I could see myself using this daily also for similar things..
I work in IT not that I do much Techie work any more, but it does happen from time to time and if I am found on one of our sites and I dont have the usual tools to effect a repair on PCs.. well the leatherman has just about all you would need for basic computer repair work, and basic electrical work (which I also do from time to time) even do a bit of cabling both electrical and Network related in my day to day work.

----------


## randyt

Zachary Fowler has one that he modified for when he went on the Alone show. It seems like a good option

----------


## Antonyraison

> Zachary Fowler has one that he modified for when he went on the Alone show. It seems like a good option


Very true and boy did he make good use of it....

----------


## randyt

here is a multi tool that had belonged to my father

Guests can not see images in the messages. Please register in the forum.

----------


## Antonyraison

> here is a multi tool that had belonged to my father
> 
> Guests can not see images in the messages. Please register in the forum.


That is soooo coool.

----------


## Rick

Don't encourage him. No one person should have that much cool stuff.
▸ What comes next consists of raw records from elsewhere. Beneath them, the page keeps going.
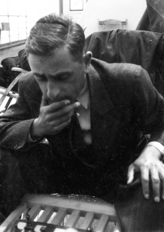 פנחס לובייניקר (לבון); 1935 - /דר דוד עופר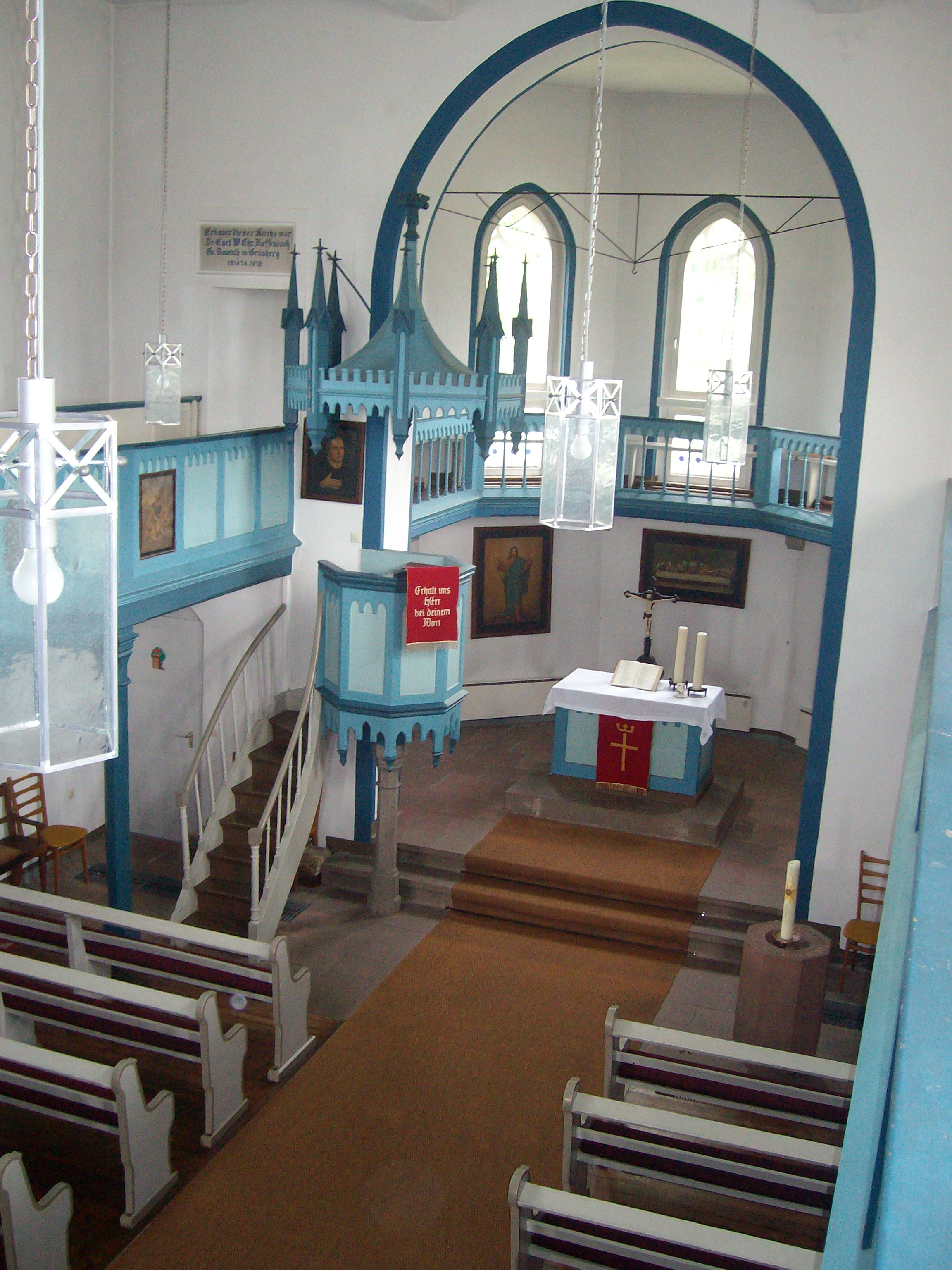 Evangelische Kirche Röthges, Laubach, Landkreis Gießen, Hessen, Deutschland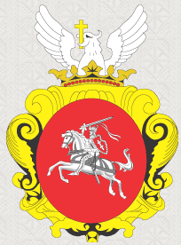 Герб Тернавиотов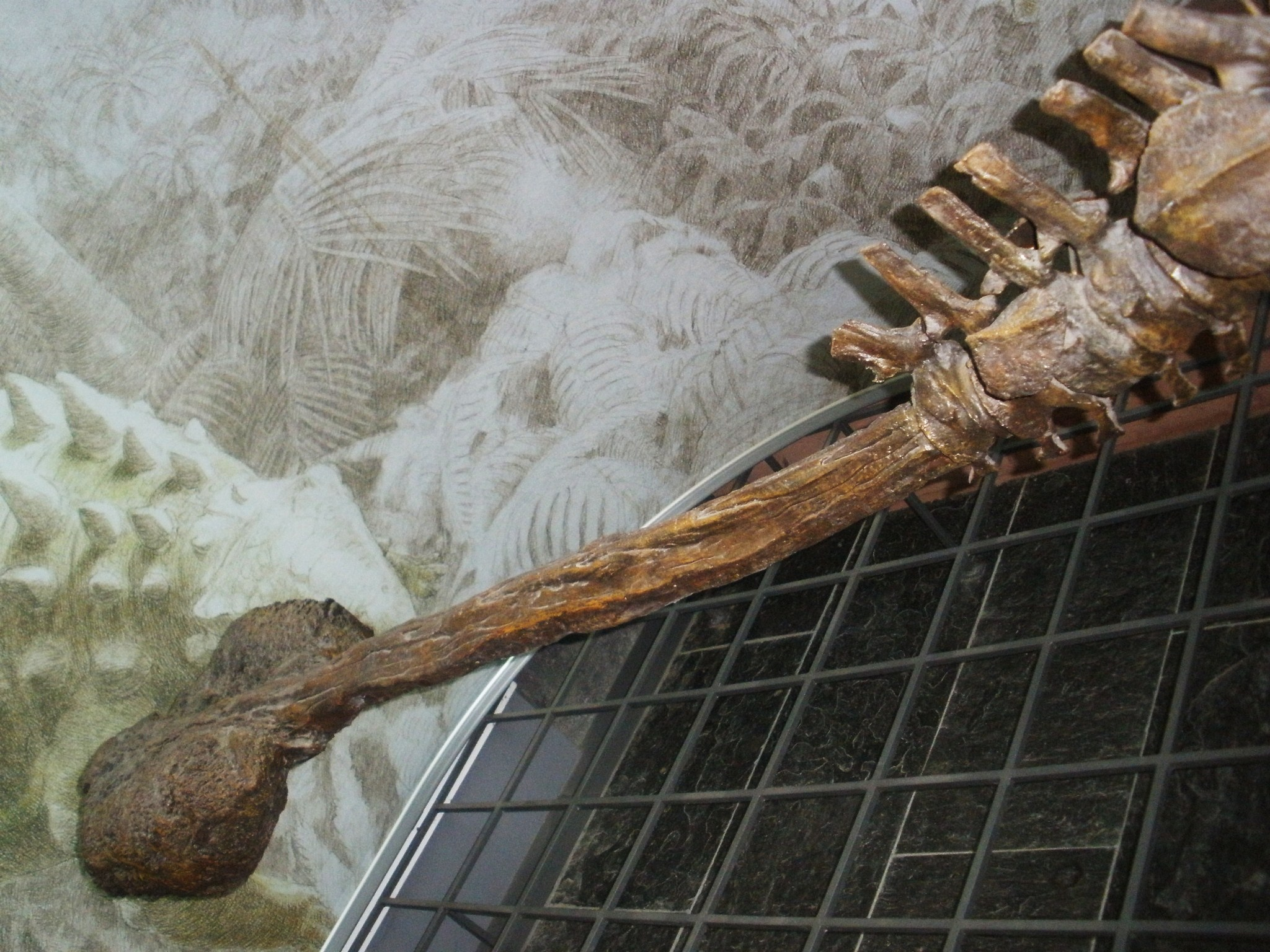 Fossil of mounted Euoplocephalus cast (though no complete tail clubs are known from this animal), an extinct ankylosaurian- Took the photo at Senckenberg Museum of Frankfurt

Guests can not see images in the messages. Please register in the forum.

----------


## chiggersngrits

I keep a Wave in the truck and carry a Micra. Probably use needle nose pliers the most on the Wave. The Micra sees a lot of finger nail work, but I need to get a new one because I fouled up the scissors using them to strip wire. I should have known better cause one of the worse woopings  I ever got was for using momma's good sewing scissors to cut wire.

----------


## Antonyraison

I finally decided on the Rebar, which is a slightly more compact version of the super tool
Seems like about the best given price and features, and a really nice size that is not overly heavy to EDC.
36682612_10156328055160320_4411116354283765760_n.jpg

----------


## Seniorman

I've been using a Gerber Multi-Tool for years.  I've never had any trouble with it.

S.M.

----------